There's no question when you ask Members to look back on their years
in the Foley House, they will relate to his ability to go into the well
and extemporaneously make remarks that actually moved votes, and, I
believe, probably on both sides of the aisle. He was also great in our
districts. For those of us who had him come by and speak to our
contributors and our supporters, it was always a positive experience. He
has wonderful rhetorical skills. I think back on all those stories that
I came to know almost so well that I could repeat them myself--the words
on Jefferson's tomb were the basis for one of my favorites. And Mike
Kirwan--a far more familiar figure with the American public today
because of Tom Foley's stories that you heard a version of earlier. This
was a man who could communicate in every sense of that term. He was
someone whom I was proud to serve with, and I look back on that time
very fondly. Thank you.
Mr. BIGGS. We still have some time and would welcome questions.
Question. How important is it for Congress to be more assertive in
foreign and defense policy? That concern has come up in a couple of
different speakerships, and I think in today's climate it is an
appropriate question.
Speaker FOLEY. I think it's obviously important for the House and
the Speaker to have their voices heard on foreign policy. The President,
by some constitutional opinion, inherited the powers of George III to
make foreign policy and to command the military services as commander in
chief. But the power of the purse, the power to implement foreign
policy, which is essential today in any foreign policy undertaking,
requires the House and the Senate to be involved. I think the Speaker
must be involved in that. We talked earlier here today about Jim Wright
and the work that was done with the Reagan administration. Looking back,
for example, on Tip O'Neill's service--I was a whip when Tip was
Speaker--I never saw a case where President Reagan called and asked Tip
O'Neill to do something that Reagan thought was in the interest of the
country's foreign policy that Tip didn't agree to do it. But he would
also tell the President what he thought about various foreign policy
issues. He told him privately and told him candidly. But, on the other
hand, Tip felt very strongly that the Speaker should be supportive of
the President on those issues where he could conscientiously support him
in the interest of the foreign policy of the country.

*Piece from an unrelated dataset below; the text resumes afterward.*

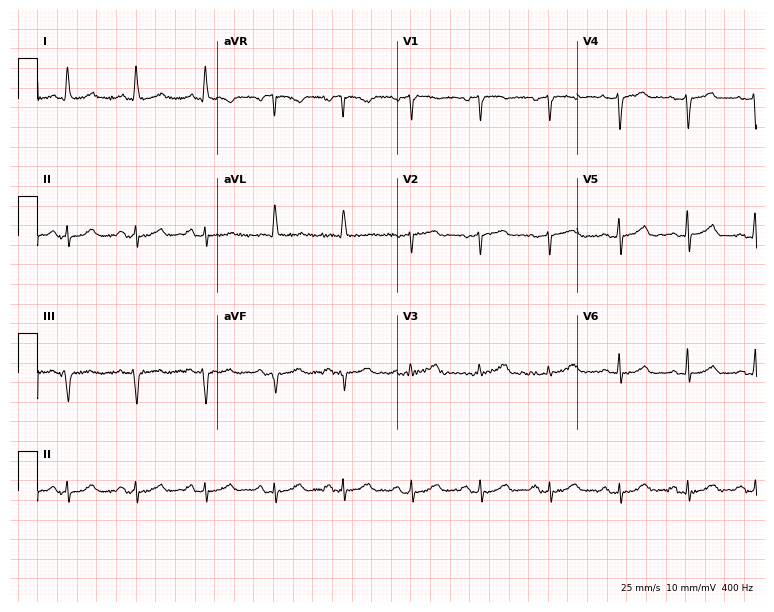
ECG — a woman, 73 years old. Labelled as a normal ECG.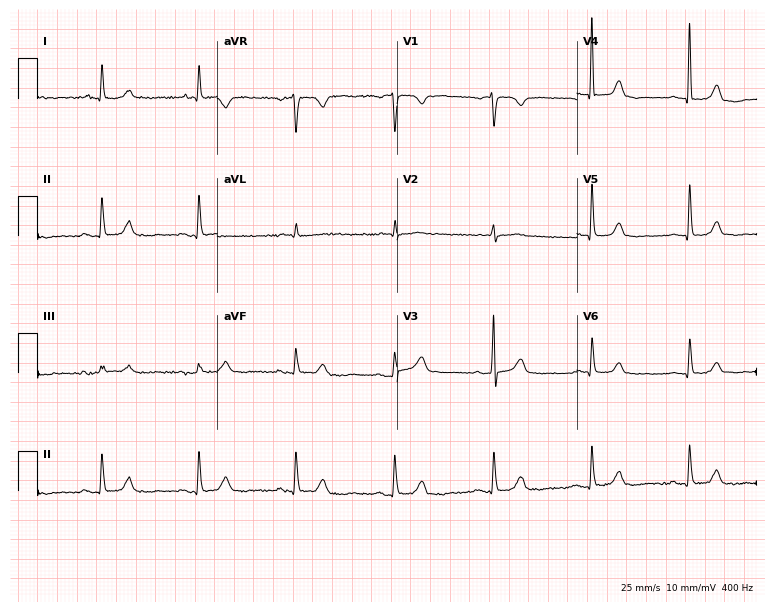
Resting 12-lead electrocardiogram. Patient: a 77-year-old female. None of these six findings is recorded: first-degree AV block, right bundle branch block (RBBB), left bundle branch block (LBBB), sinus bradycardia, atrial fibrillation (AF), sinus tachycardia.

I want to take the opportunity again to express my regret at the
sort of permanent campaign we have under way now. It's a function of
both congressional and Presidential politics that the campaign never
really ends. Fundraising goes on constantly, and preparing for the next
election almost begins the day after the returns come in from the last
one. That has consequences for the ability of the House or the
government to work together after an election to move the country's
agenda and purposes forward. It can be a very critical problem,
obviously, in foreign policy.
So, how do we get over the political consequences of the permanent
campaign and restore a sense of comity and trust that both branches are
trying to move the country's agenda forward? As a Democratic Speaker, I
also wanted to see a Republican President succeed in every way when I
could conceive it as being in the interest of the country. Anyone who
doesn't want a President to succeed, who wants a total failure, is, as
they say, no friend of the republic.
I should also say that one of the things I felt when I was in office
was that we needed to have opportunities for Democrats and Republicans
to find ways to talk together outside the formal debates of the House.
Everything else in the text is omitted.